How to Replace Part of a List according to its Position?

Question

I want to encode a list of numbers according to the element position. For example, two lists are as following:

list1 = {5069, 5165, 5069, 5068}
list2 = {4519}

If the length of list equals to 1, it should be changed into {4}, i.e.

list2/.len:{single_}/;Length[len]==1:>{4} 
(* output: {4} *)

And if the length of list does not equals to 1, the list should be changed with this rule:

1. the begining of the list should be 1;
2. the end should be 3;
3. all the number in the middle should be 2.

So, list1 should be changed into {1, 2, 2, 3}. But my solution as followed does not produce the expected result:

stateEncodeRule = {len : {single__} /; Length@len == 1 :> 4, {begin_, middle__, end_} :> {1, 2, 3}}
{5069, 5165, 5069, 5068}/.stateEncodeRule
(* output: {1,2,3} *)

I wonder how to produce the expected result, i.e.

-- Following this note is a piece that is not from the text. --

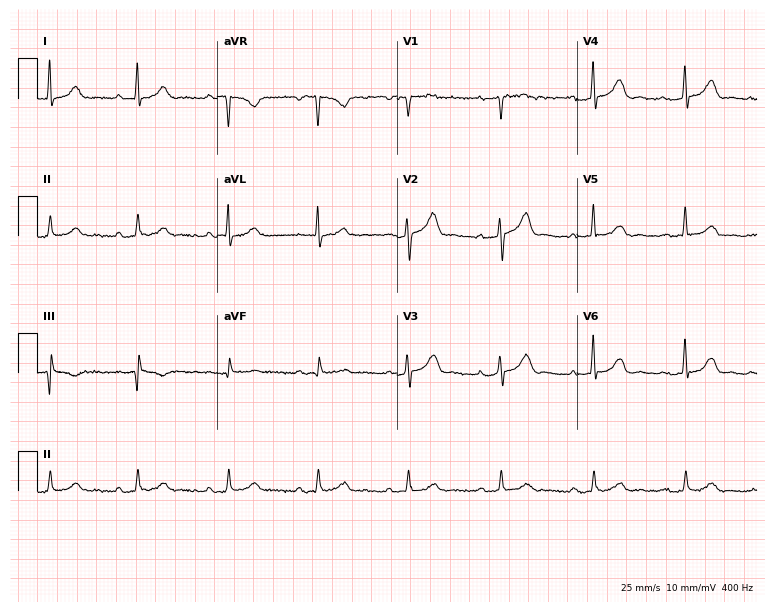
12-lead ECG from a woman, 53 years old (7.3-second recording at 400 Hz). Recorded interpretation: within normal limits.

{5069, 5165, 5069, 5068} ==> {1, 2, 2, 3}

Thank you.

Answer 1

ClearAll[f]
f[{_}] := {4}
f[l : {_, __}] := Join[{1}, ConstantArray[2, Length[l] - 2], {3}]

f@list1

{1, 2, 2, 3}

f@list2

{4}

You can also use a single definition:

ClearAll[f2]
f2[l : {__}] := If[Length[l] >= 2, Join[{1}, ConstantArray[2, Length[l] - 2], {3}], {4}]

f2 /@ {list1, list2}

{{1, 2, 2, 3}, {4}}

Alternatively,

ClearAll[f3]
f3[l : {__}] := If[Length[l] >= 2, ReplacePart[l, {1 -> 1, -1 -> 3, _ -> 2}], {4}]

f3 /@ {list1, list2}

{{1, 2, 2, 3}, {4}}

To use a replacement rule, you can define a rule and use it with Replace:

rule = {{_} -> {4}, {_, a___, _} :> Join[{1}, ConstantArray[2, Length[{a}]], {3}]};

Replace[{list1, list2}, rule, 1]

{{1, 2, 2, 3}, {4}}

rule2 = {{_} -> {4}, {_, a___, _} :> {1, ## & @@ ConstantArray[2, Length[{a}]], 3}};

Replace[{list1, list2}, rule2, 1]

{{1, 2, 2, 3}, {4}}

rule3 = {{_} -> {4}, a : {_, __} :> ReplacePart[a, {1 -> 1, -1 -> 3, _ -> 2}] };

Replace[{list1, list2}, rule3, 1]

{{1, 2, 2, 3}, {4}}

{{1, 2, 2, 3}, {4}}

Answer 2

For completeness, slightly different style...for the case where the length is greater than 1.

f[lst_] := Flatten@{1, Rest@Most@(2 + 0 lst), 3}

or

f[lst_] := Flatten@{1, Rest@Most@(2 & /@ lst), 3}

or

f[lst_] := Flatten@{1, 2 & /@ lst[[2 ;; -2]], 3}

or etc.

All three take essentially the same amount of time on a dataset with 1,000,000 elements, about $6 \times 10^{-6}$ seconds. @kglr's algorithm takes about $5 \times 10^{-6}$ for the same data.